IMPORTANT: To ensure you receive all of the available benefits available, make sure a Medicare-approved doctor refers you for hospice care. In addition, make sure your hospice provider, whether it is in the home or a facility, accepts Medicare payment for full services.2
If You Have Supplemental Medicare Insurance
You likely won’t need much in the way of Medicare Supplement Insurance, also known as Medigap, if you are paying through Medicare. Why? Because Medicare Part A covers hospice care without copayments or deductibles, you are not likely to pay many out-of-pocket costs.
But you will face copayments for pain-relief medications, respite care, and any services to treat conditions not related to your terminal illness. Your supplemental Medicare policy may help pay for these out-of-pocket expenditures.
If You Have Medicare Advantage
If you need hospice and have a Medicare Advantage Plan, your policy can help you find a hospice provider that accepts Medicare.
Medicare Part A covers hospice services, for both original Medicare and Medicare Advantage recipients. When you receive hospice care you can stay in your Medicare Advantage plan as long as you pay premiums. It’s a good idea to keep your Medicare Advantage coverage so you can access services to treat other health conditions not related to your terminal illness.3
If you leave hospice care, your Medicare Advantage Plan will start again for full coverage the first of the following month.4
If You Have Private Insurance
Most private insurance plans cover the full cost of hospice care and define it and its accompanying services under the same guidelines as Medicare. Unlike Medicare, however, each may have unique requirements a patient must meet before they undergo hospice care. Moreover, patients with private insurance may encounter different out-of-pocket costs for certain aspects of hospice care.

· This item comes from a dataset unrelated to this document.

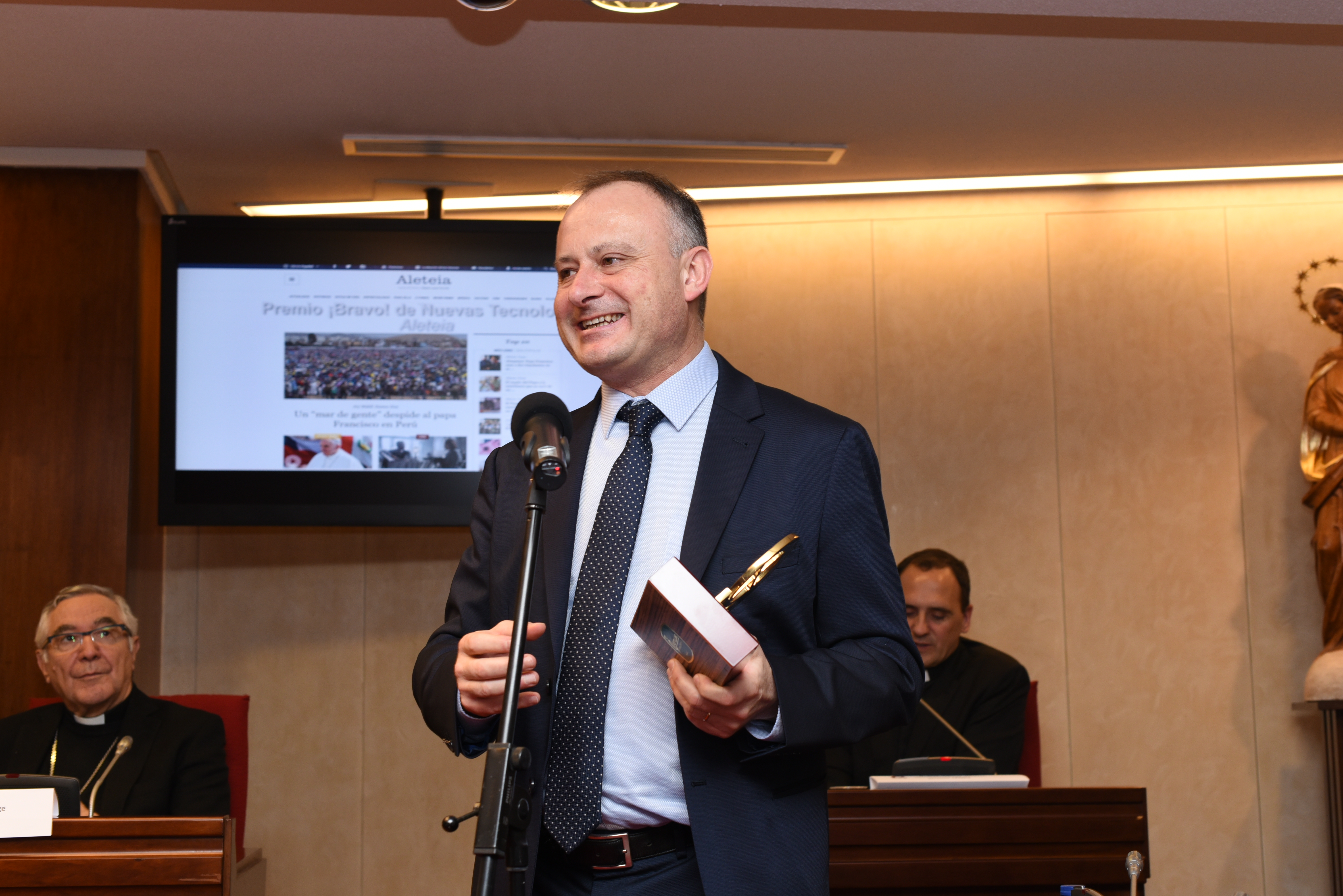 Jesús Colina, periodista de Aleteia.

Every plan is different. So contact your private insurer to determine exactly what’s covered and what costs you may incur.5
One caveat: No matter what your coverage, choosing high-quality hospice care can be challenging. Growth in the for-profit side of the industry has led to troubled providers with faulty management entering the field. The result can be large gaps in service, inadequate care, and even outright fraud.